钟灵毓狠狠打了文青钰一巴掌。
反正早已撕破脸,钟灵毓不想再忍下去。
文青钰没想到,钟灵毓竟然会直接动手,她捂着脸,脸都扭曲了,“你敢打我?”
捏了捏腕子,钟灵毓冷声道:“我打你,自然有打你的道理。你曾经做过的腌臜事,别以为我心里不清楚。”
文青钰走上前,面色阴鸷道:“没有证据的事,你说出来也不会信,怀洲也不会信。就算怀洲信了你的鬼话,我有金家撑腰,你能奈我何?”
钟灵毓觉得,文青钰现在的模样,真的是被金世宏惯坏了。
之前文青钰还知道收敛些,背地里使绊子。
如今仗着身后有金家,竟然嚣张至此。
然而,多行不义必自毙。
文青钰早晚玩火自焚。
钟灵毓笑了笑,“我是不能对你怎样,但最起码打你这一巴掌,让我现在心里面挺痛快的。”
“你...”文青钰本能抬手,想打人。
钟灵毓早有准备,后退一步躲开。
气急败坏的文青钰,还想动手,被秦妈拦住,“大小姐,您现在的身份,何苦为这种人计较。咱们赶紧去瞧瞧老太太,我这边已经和兰妈妈打好招呼了,到时候去晚了,会被老太太说没规矩的。
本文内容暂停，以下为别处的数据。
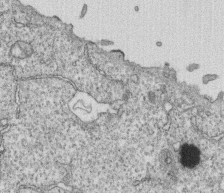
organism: Human
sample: HeLa cell HIV synapse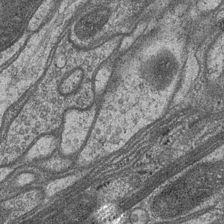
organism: Drosophila
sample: Optic medulla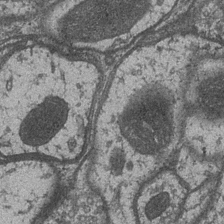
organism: Drosophila
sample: Optic medulla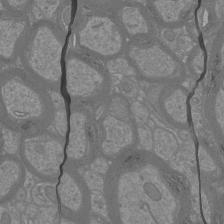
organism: Mouse
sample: Cortical neurons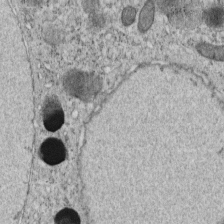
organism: C. elegans
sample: C. elegans embryo early stage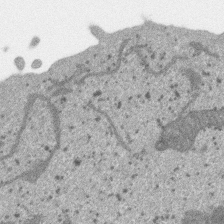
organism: Human
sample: Lung epithelial cells infected with SARS-CoV-2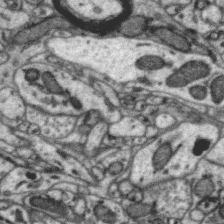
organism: Zebra finch
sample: Brain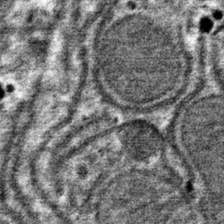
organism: Mouse
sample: Mouse hepatocytes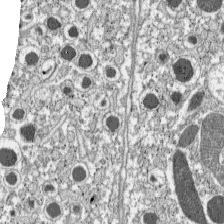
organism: C57BL Mouse
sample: Pancreatic islet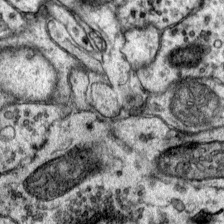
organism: Mouse
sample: Primary visual cortex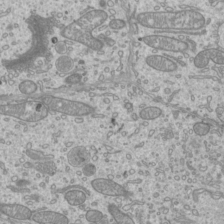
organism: Mouse
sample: Cilia; mouse epididymis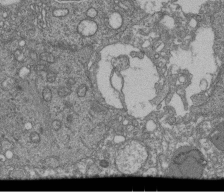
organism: Human
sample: Retinal organoid Rod and Cone cells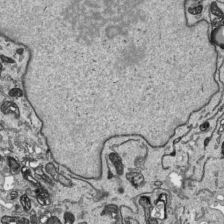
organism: Human
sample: Mitochondria in HCT116 cells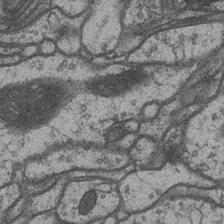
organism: Drosophila
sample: Optic medulla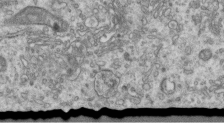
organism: Human
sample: Centriole in RPE cells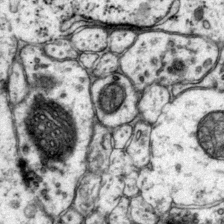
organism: Mouse
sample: Primary visual cortex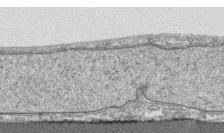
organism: Human
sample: CRL-1474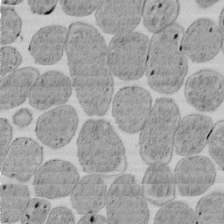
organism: E. coli
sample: Bacterial nucleoid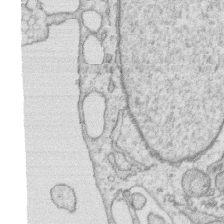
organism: Human
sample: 1205lu cells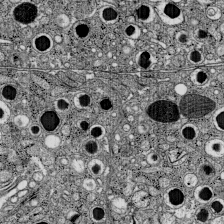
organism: C57BL Mouse
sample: Pancreatic islet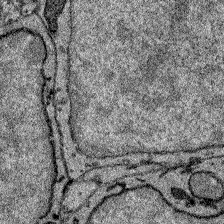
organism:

”
文青钰勉强冷静下来,眸光阴冷地盯着钟灵毓,“你给我等着!”
说完,文青钰气哄哄进了医院。
秦妈没有立刻追上去,而是小声问:“您就是灵毓小姐?”
钟灵毓点头。
那边,文青钰不耐烦催促秦妈,“你在跟她废什么话呢?还不快走?”
秦妈快步走到文青钰身边,讨好一笑,“我是在警告她,大小姐别气了。”
声音渐行渐远。
钟灵毓觉得秦妈很奇怪。
明面上是在替文青钰说话,暗地里却是在化解矛盾,好像是在为她说话似的。
还有方才一见面的时候,秦妈看她的眼神,就很奇怪。
就像是看到许久未见的友人一样,隐隐透着激动。
或许,她和这位秦妈的朋友,长得有相似之处?
懒得多想,钟灵毓转身回了家。
回到家后,她看见陈听澜在客厅来回踱步,一副焦躁的模样。
见钟灵毓回家,陈听澜赶紧凑过来,“我来找你时,听付嫂说你被沈家老太太叫走了,我也没见到阿竹,是不是昨晚我教训阿竹的事,连累了你。”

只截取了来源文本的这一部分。